___ GIVEN INFORMATION ___

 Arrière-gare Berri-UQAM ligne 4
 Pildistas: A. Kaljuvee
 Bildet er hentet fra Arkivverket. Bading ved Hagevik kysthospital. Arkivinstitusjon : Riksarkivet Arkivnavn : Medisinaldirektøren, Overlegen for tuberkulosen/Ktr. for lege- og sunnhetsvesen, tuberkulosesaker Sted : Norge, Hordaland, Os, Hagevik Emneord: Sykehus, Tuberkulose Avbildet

___

**PROBLEM:**
A verbatim copy of the listing is needed.

**TASK SOLUTION:**
 Arrière-gare Berri-UQAM ligne 4
 Pildistas: A. Kaljuvee
 Bildet er hentet fra Arkivverket. Bading ved Hagevik kysthospital. Arkivinstitusjon : Riksarkivet Arkivnavn : Medisinaldirektøren, Overlegen for tuberkulosen/Ktr. for lege- og sunnhetsvesen, tuberkulosesaker Sted : Norge, Hordaland, Os, Hagevik Emneord: Sykehus, Tuberkulose Avbildet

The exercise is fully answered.